These City in Washington Spend the Most on Groceries, Census Data Shows

Grocery expenses represent a significant financial commitment for many households, and this holds particularly true across various cities in Washington state. According to an analysis of Census data by HelpAdvisor, Washington ranks fourth in terms of the highest average weekly grocery bills among the contiguous 48 U.S. states, with an expenditure of $287.67 per week. The national average stands at $270.21 per week.

How Does Washington Compare to Other States?

Only California ($297.72), Nevada ($294.76), and Mississippi ($290.64) surpass Washington in grocery spending. On the flip side, Wisconsin ($221.46), Iowa ($227.32), and Nebraska ($235.12) have the lowest grocery expenses.

The elevated grocery costs in Washington can be attributed, in part, to the higher cost of living, especially in urban areas. The U.S. Bureau of Labor Statistics reports that households in the Washington-Arlington-Alexandria, DC-VA-MD-WV metropolitan area spent an average of $94,171 annually in 2021-22, significantly exceeding the national average of $70,052.

Which Cities in Washington Spend the Most on Groceries?

Among major metro areas in Washington, Seattle boasts the highest average weekly grocery bill, totaling $289.23. On a national scale, Seattle ranks sixth, trailing behind Miami ($327.89), Houston ($302.65), Riverside ($300.50), San Francisco ($298.44), and Los Angeles ($295.33).

Other cities in Washington that exceed the national average in grocery spending include Spokane ($276.31), Tacoma ($274.67), and Olympia ($272.14). Conversely, cities spending below the national average include Bellingham ($264.18), Yakima ($262.43), and Kennewick ($259.87).

How Do Washingtonians Spend Their Grocery Budget?

Washingtonians allocate their grocery budget differently compared to the national average. According to HelpAdvisor, Washington households spend 57.9 percent on food at home and 42.1 percent on food away from home. The national averages are 56.4 percent and 43.6 percent, respectively.

Additionally, Washington households allocate more to specific food categories than the national average. For instance, 15.2 percent of their food at home budget goes to fruits and vegetables, compared to the national average of 13.8 percent. They also allocate 11.7 percent to dairy products, exceeding the national average of 10.6 percent.

What Factors Affect Grocery Spending in Washington?

Various factors impact grocery spending in Washington, including income, household size, dietary preferences, local produce availability, seasonality, taxes, and grocery store competition.
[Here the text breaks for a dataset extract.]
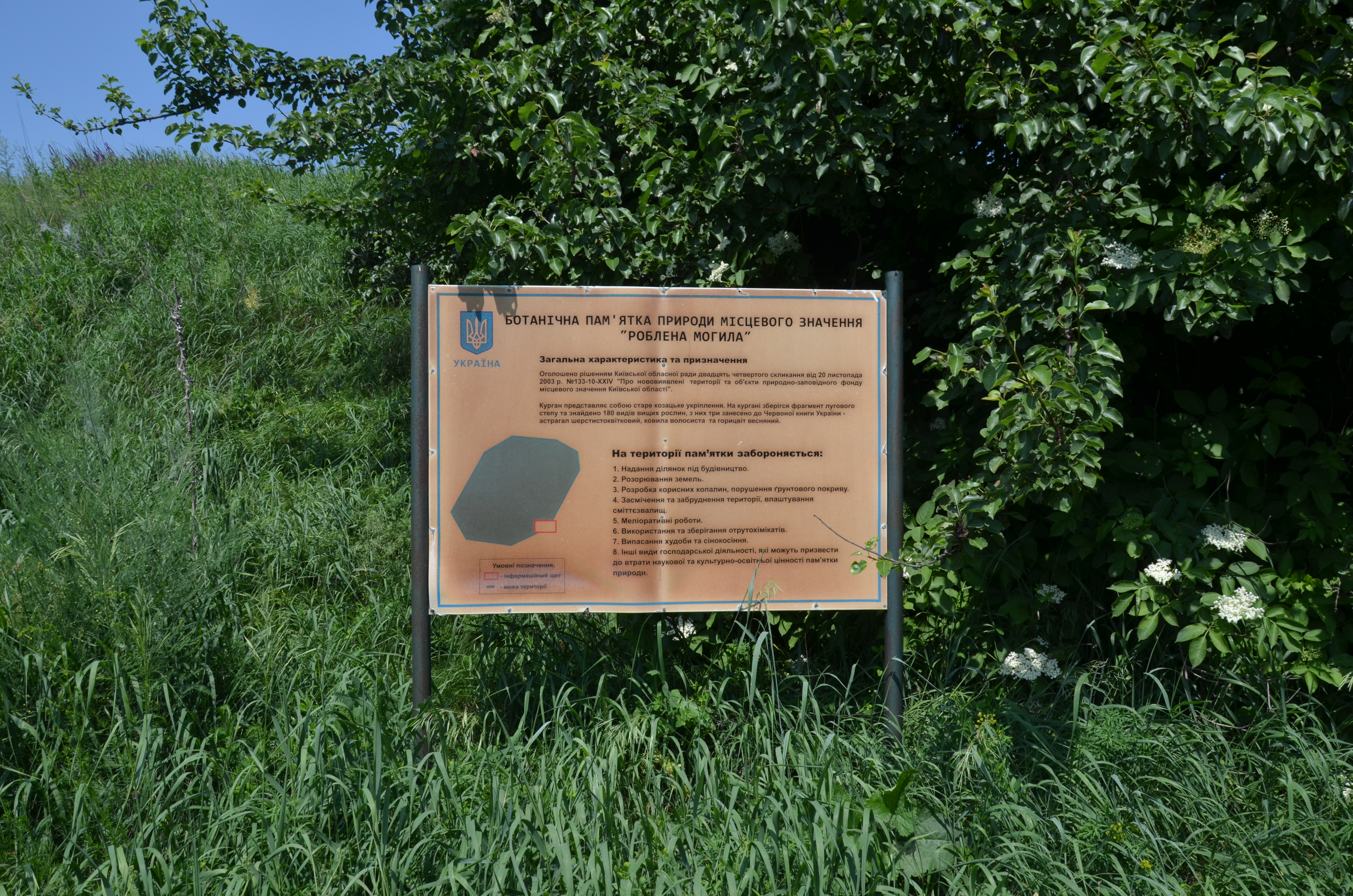 Роблена могила, Переяслав-Хмельницький район, Козлівська сільська рада

One notable factor influencing grocery prices in Washington is the proposed merger between national grocery chains Kroger and Albertsons, which collectively own over 50 percent of the state’s grocery stores, operating more than 300 locations. A lawsuit filed by Washington Attorney General Bob Ferguson aims to block the merger, citing concerns about potential monopolies and increased grocery prices.

The ongoing COVID-19 pandemic is another factor affecting grocery spending in Washington. Disruptions in food supply chains, increased demand for online grocery delivery, and shifting consumer behavior are noteworthy impacts. A survey by indicates that 41 percent of Americans are spending more on groceries since the pandemic began, while 28 percent are spending less, and 31 percent report no change.
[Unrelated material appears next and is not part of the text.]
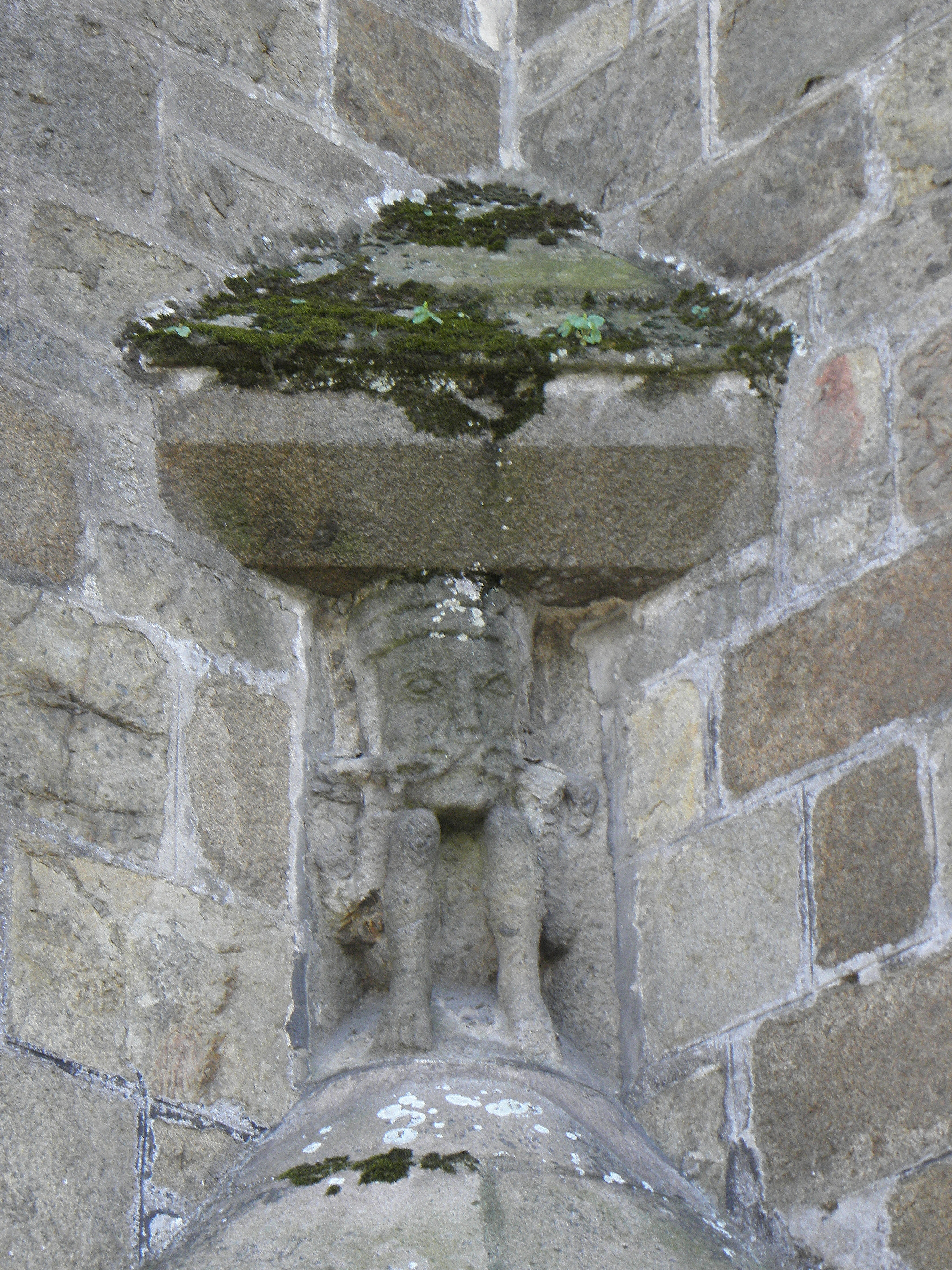 Le chiot. Sculpture du transept nord de la cathédrale Saint-Étienne de Saint-Brieuc (22).

How to Save Money on Groceries in Washington?

Washingtonians can employ several strategies to cut down on grocery expenses, including:

  • Planning meals in advance and creating a shopping list
  • Comparing prices across different stores and utilizing coupons or discounts
  • Opting for bulk purchases and choosing store brands when available
  • Exploring farmers markets or participating in community-supported agriculture (CSA) programs
  • Minimizing food waste through proper storage and using leftovers
  • Cultivating some food at home, such as herbs, greens, or tomatoes
  • Cooking more meals at home and reducing dining out

By adopting these practices, Washington residents can effectively reduce their grocery bills while enjoying nutritious and flavorful meals.


Navigating the intricate landscape of grocery spending in Washington demands a nuanced approach. From understanding the influence of income and household dynamics to adapting to the ever-changing dynamics of a post-pandemic world, Washingtonians can strategically slash grocery bills. Through careful planning, savvy shopping, and embracing sustainable practices, residents can strike a balance between financial prudence and culinary satisfaction, fostering healthier and more budget-friendly grocery habits.